From the entries below, print exactly the span beginning with the line holding "ESCUDO SACABAMBA" and ending with the line holding "Deutschland, Bayern, Freising, Freisinger", endpoints included, and skip any pictures.

DATA TO EXAMINE:

==*==

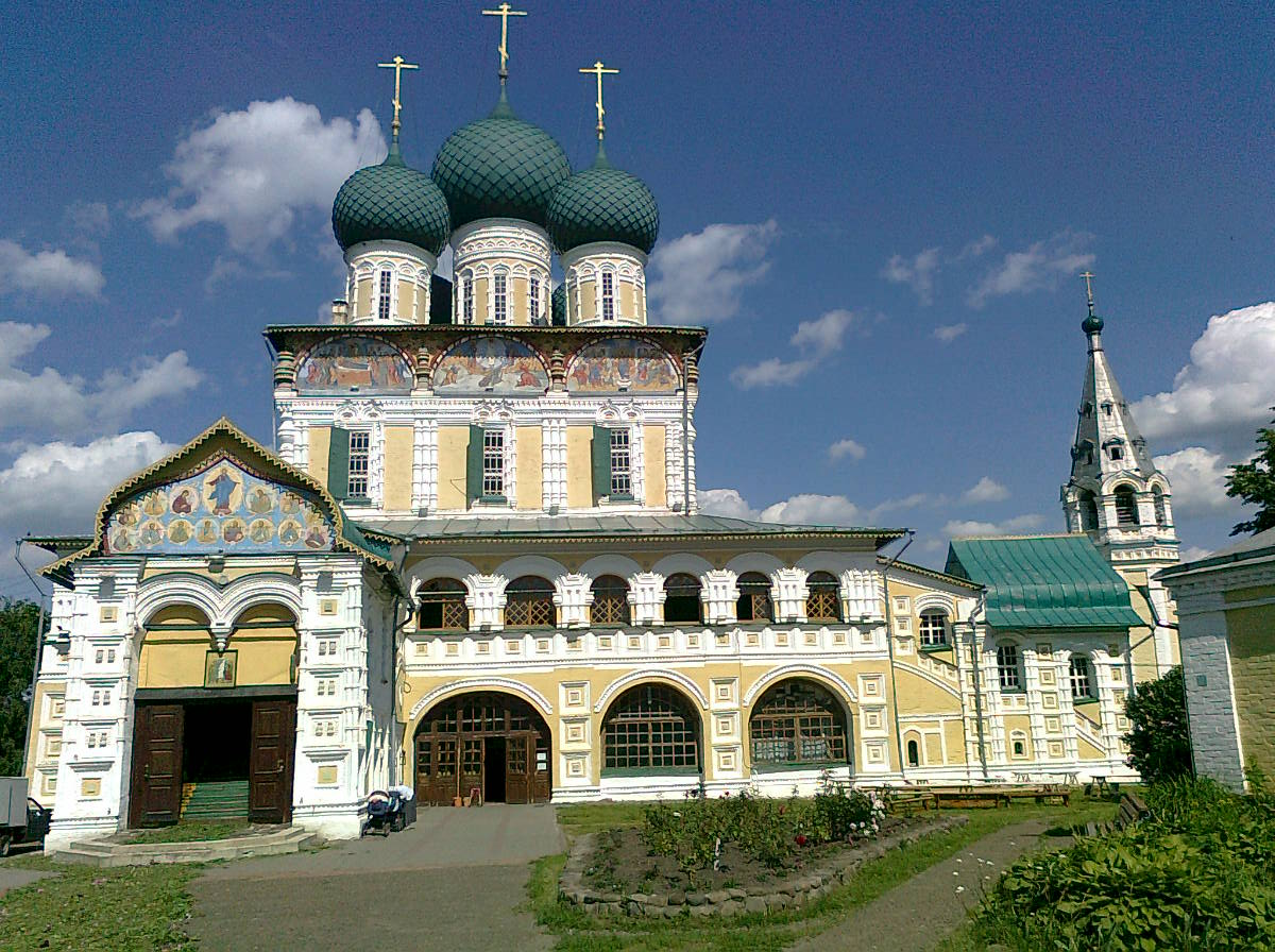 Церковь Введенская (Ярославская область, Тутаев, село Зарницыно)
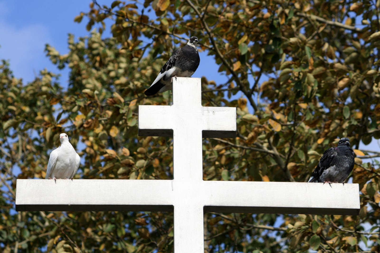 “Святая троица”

==*==

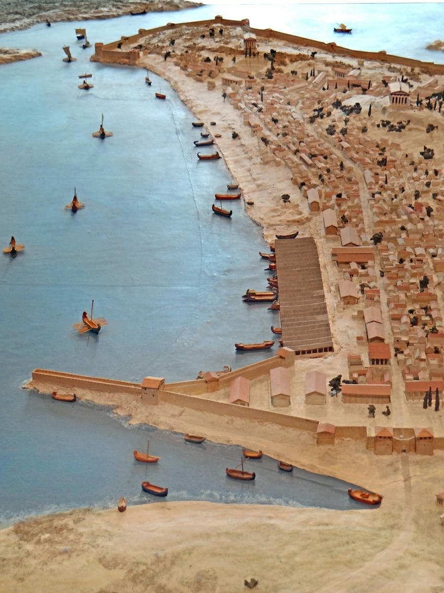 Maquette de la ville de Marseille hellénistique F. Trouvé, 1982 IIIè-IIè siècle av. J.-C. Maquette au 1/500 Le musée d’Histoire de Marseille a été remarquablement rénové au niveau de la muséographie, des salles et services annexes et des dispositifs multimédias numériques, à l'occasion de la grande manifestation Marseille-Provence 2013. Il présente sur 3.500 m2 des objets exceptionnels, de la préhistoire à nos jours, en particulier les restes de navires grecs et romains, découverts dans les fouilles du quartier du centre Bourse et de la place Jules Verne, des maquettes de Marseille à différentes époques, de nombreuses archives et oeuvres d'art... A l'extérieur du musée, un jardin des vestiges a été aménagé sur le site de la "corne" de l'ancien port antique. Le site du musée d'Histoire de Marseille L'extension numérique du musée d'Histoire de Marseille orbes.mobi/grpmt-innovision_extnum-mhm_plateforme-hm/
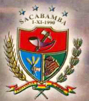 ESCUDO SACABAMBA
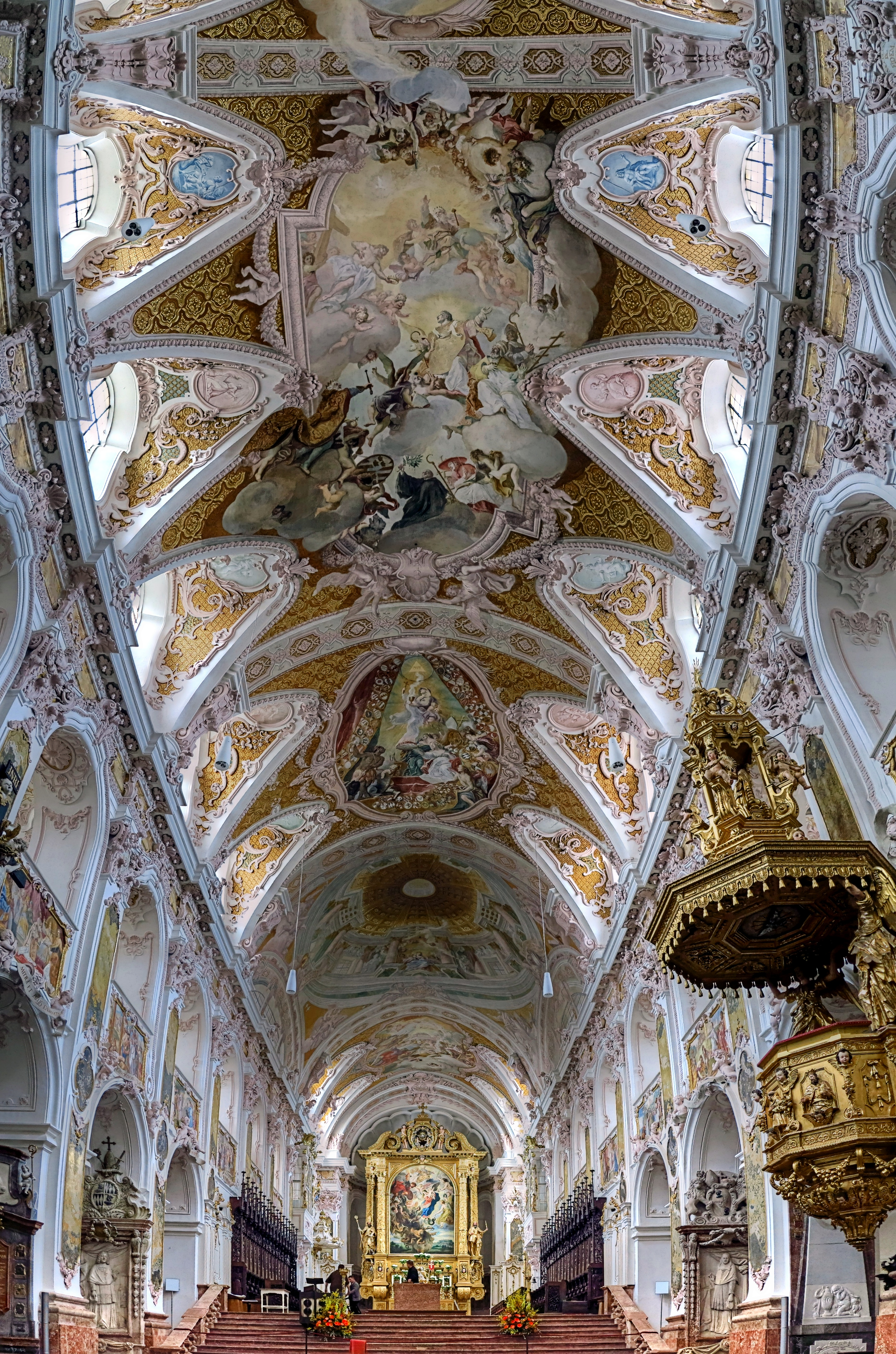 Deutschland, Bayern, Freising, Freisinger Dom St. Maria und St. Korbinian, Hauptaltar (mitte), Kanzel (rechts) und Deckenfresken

==*==

RESPONSE AREA:
 ESCUDO SACABAMBA
 Deutschland, Bayern, Freising, Freisinger Dom St. Maria und St. Korbinian, Hauptaltar (mitte), Kanzel (rechts) und Deckenfresken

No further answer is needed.